Au terme de sa présentation et des échanges, le jury a accordé à AYOUMBISSI KEUGMENI Guy Armel, le grade de Docteur de l’École Doctorale de l’Institut 2iE en Sciences et Technologies de l’Eau, de l’Energie et de l’Environnement (Spécialité Eau) avec la mention très honorable.
Ce jury était présidé par le Professeur Alpha Seydou YARO du Centre National de la Recherche Scientifique et Technologique du Mali, et composé du Dr. (MR) Illiassou MOSSI MAIGA de l’Institut National de la Recherche Agronomique du Niger, du Dr. (MC) Amadou LY MOUHAMADOU de l’université Gaston Berger du Sénégal, du Prof Edmond HIEN de l’Institut de Recherche pour le Développement du Burkina Faso et du Dr. (MC) Amadou KEITA de l’Institut 2iE, par ailleurs directeur de thèse de l’impétrant.
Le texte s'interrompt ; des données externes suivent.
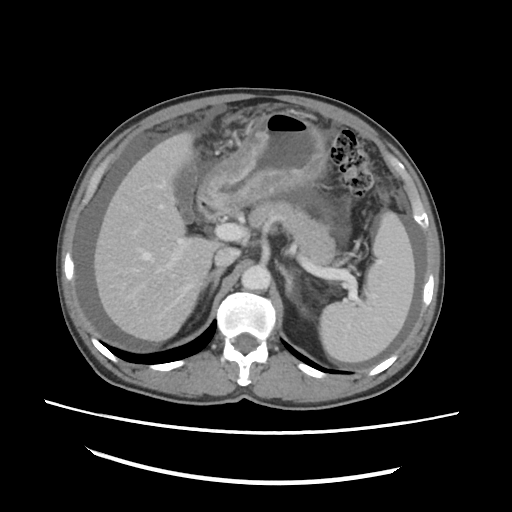
CT abdomen. Axial slice 57/112. abdomen soft-tissue window
Bounding boxes as [x1, y1, x2, y2] in pixel coordinates. 11 labeled organs on this slice — stomach at [198, 111, 327, 211]; liver at [94, 132, 221, 341]; duodenum at [198, 198, 226, 220]; left kidney at [301, 308, 306, 314]; aorta at [241, 264, 270, 290]; pancreas at [249, 201, 336, 266]; right adrenal gland at [200, 268, 224, 298]; left adrenal gland at [278, 265, 294, 299]; gall bladder at [173, 165, 195, 220]; inferior vena cava at [214, 247, 239, 267]; spleen at [319, 211, 415, 362].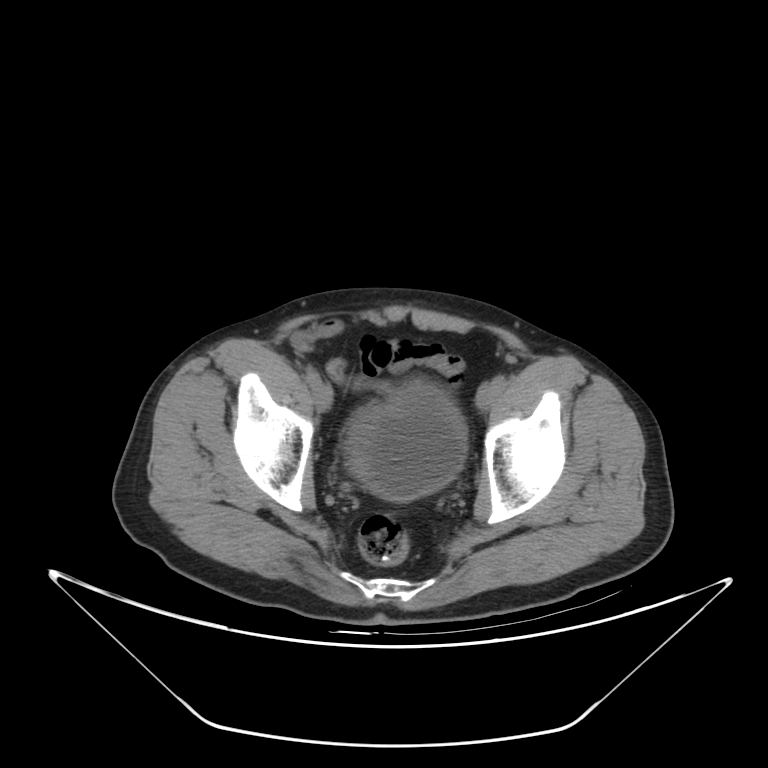
CT, abdomen/pelvis. axial view. soft-tissue window. 768x768 px. 59-year-old male patient
Boxes: x1:y1:x2:y2 in pixels.
bladder: 345:380:466:500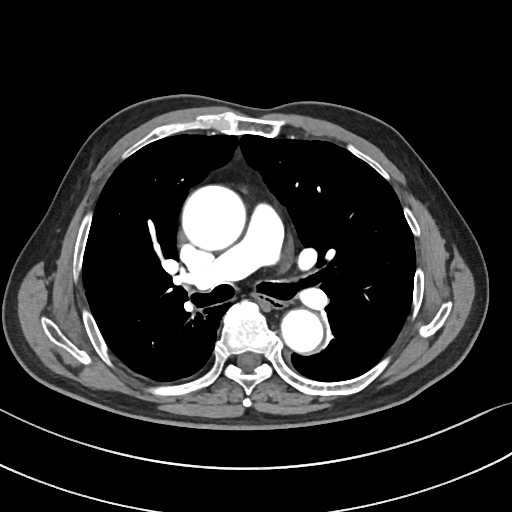 Abdominal CT reaching into the chest; this slice is in the chest · axial view · SOMATOM Force scanner · scan has 15 labeled organs (counted over the whole 3D scan, not this slice; an organ is boxed only where this slice passes through it)
At this level of the chest no structure but the esophagus and the aorta has a label in this dataset, and those two are boxed only where they are labeled.
Coordinates as <box>x1,y1,x2,y2</box> in pixels.
esophagus: <box>258,295,285,308</box>
aorta: <box>182,185,245,250</box>
aorta: <box>281,309,322,352</box>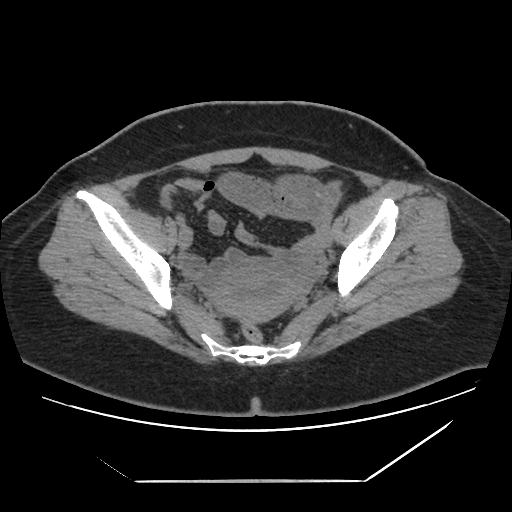

CT, abdomen/pelvis — axial plane, index 69
{"organs":{"prostate/uterus":[207,259,302,321]}}
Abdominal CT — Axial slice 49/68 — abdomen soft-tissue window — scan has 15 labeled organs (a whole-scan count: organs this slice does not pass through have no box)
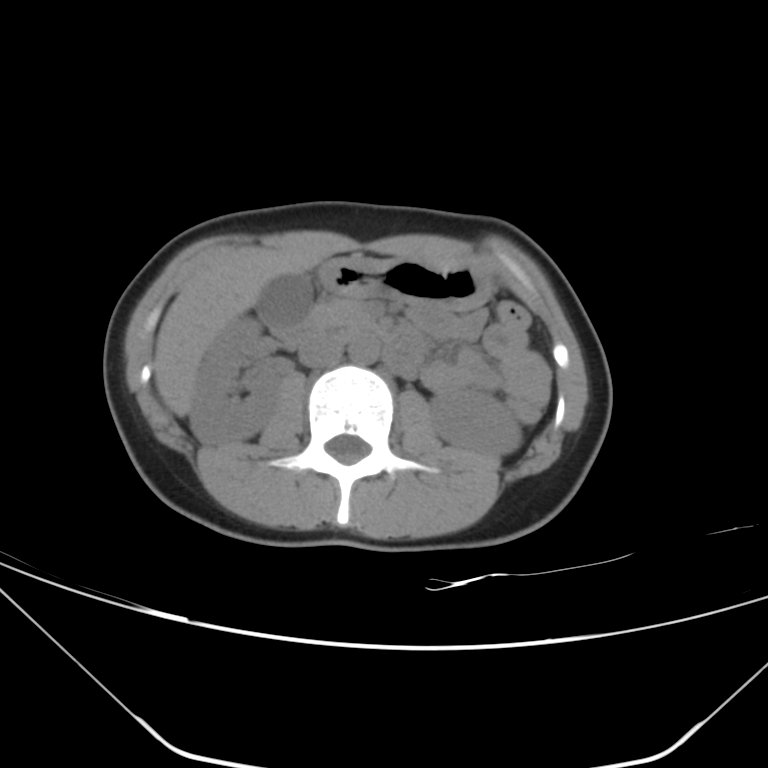 <organs><organ name="left kidney" x1="428" y1="388" x2="522" y2="455"/><organ name="inferior vena cava" x1="297" y1="335" x2="344" y2="367"/><organ name="gall bladder" x1="257" y1="273" x2="311" y2="322"/><organ name="aorta" x1="349" y1="335" x2="379" y2="363"/><organ name="pancreas" x1="318" y1="299" x2="363" y2="327"/><organ name="liver" x1="154" y1="253" x2="323" y2="417"/><organ name="right kidney" x1="190" y1="316" x2="279" y2="444"/><organ name="stomach" x1="318" y1="255" x2="489" y2="310"/><organ name="duodenum" x1="266" y1="307" x2="424" y2="375"/></organs>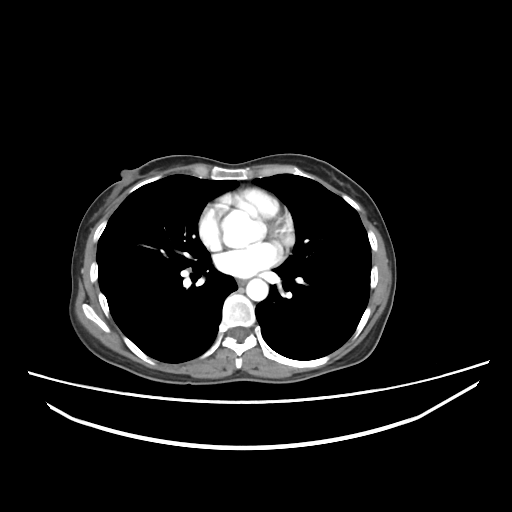 Chest-level slice from an abdominal CT that extends up into the chest — axial view — 512x512 px
On a slice this high in the chest, this dataset labels only the esophagus and the aorta, and each is boxed only where it is labeled; the heart, lungs and other chest structures are not labeled.
{"organs":{"esophagus":[237,279,246,285],"aorta":[246,278,268,301]}}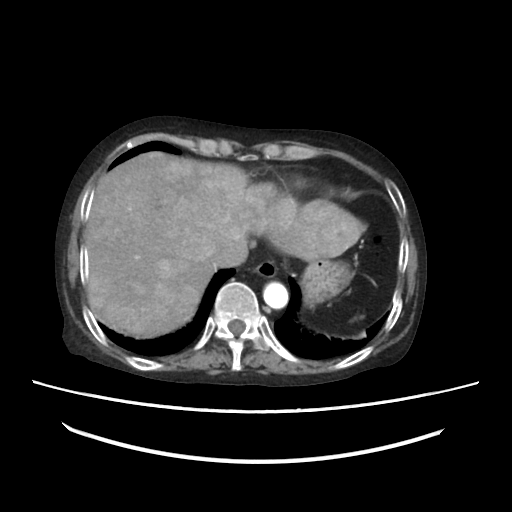 Computed tomography, abdomen · axial plane, index 78 · soft-tissue window
Coordinates as <box>x1,y1,x2,y2</box> in pixels.
Organ bounding boxes:
- stomach: <box>303,261,351,306</box>
- esophagus: <box>253,259,277,277</box>
- liver: <box>84,152,363,337</box>
- inferior vena cava: <box>212,240,248,268</box>
- aorta: <box>262,282,288,308</box>
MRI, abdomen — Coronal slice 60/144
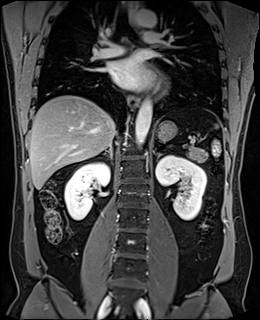

Coordinates as <box>x1,y1,x2,y2</box> in pixels.
Organ bounding boxes:
- right kidney: <box>64,162,109,220</box>
- right adrenal gland: <box>102,146,112,158</box>
- left kidney: <box>156,155,206,220</box>
- spleen: <box>214,123,218,128</box>
- stomach: <box>156,121,177,141</box>
- aorta: <box>135,99,152,145</box>
- aorta: <box>133,10,156,27</box>
- liver: <box>29,95,116,189</box>
- left adrenal gland: <box>156,153,163,161</box>
- esophagus: <box>129,1,138,25</box>
- esophagus: <box>128,95,139,108</box>
- pancreas: <box>182,144,207,162</box>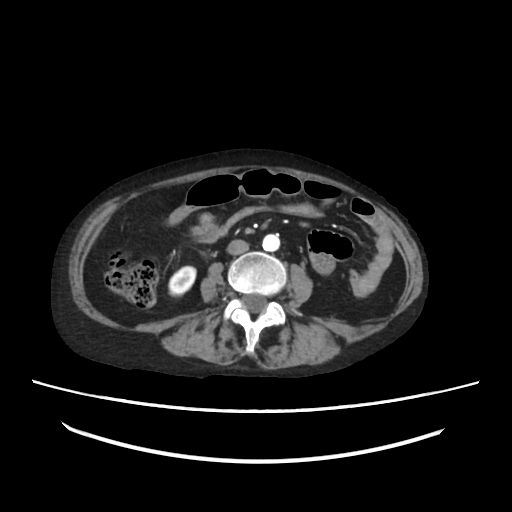
Computed tomography, abdomen; axial view; Aquilion ONE scanner
Boxes: x1 y1 x2 y2 (pixel coords, space-separated).
right kidney: 168 265 196 295
aorta: 262 234 279 251
inferior vena cava: 228 240 248 254

Une contribution scientifique au service des communautés
Sur le plan professionnel, Ayoumbissi Keugmeni Guy Armel ambitionne de vulgariser les résultats de cette recherche auprès des agriculteurs, d’en assurer la transférabilité dans d’autres pays sahéliens et de mettre en place un cabinet de conseil spécialisé en environnement et en systèmes agricoles durables.
Au terme de sa soutenance, le doctorant a exprimé sa profonde gratitude à l’Institut 2iE, au Laboratoire Eaux, Hydro-Systèmes et Agriculture (LEHsA), à ses encadrants, ainsi qu’à l’ensemble des personnels techniques, administratifs et collègues doctorants ayant contribué à l’aboutissement de ce travail.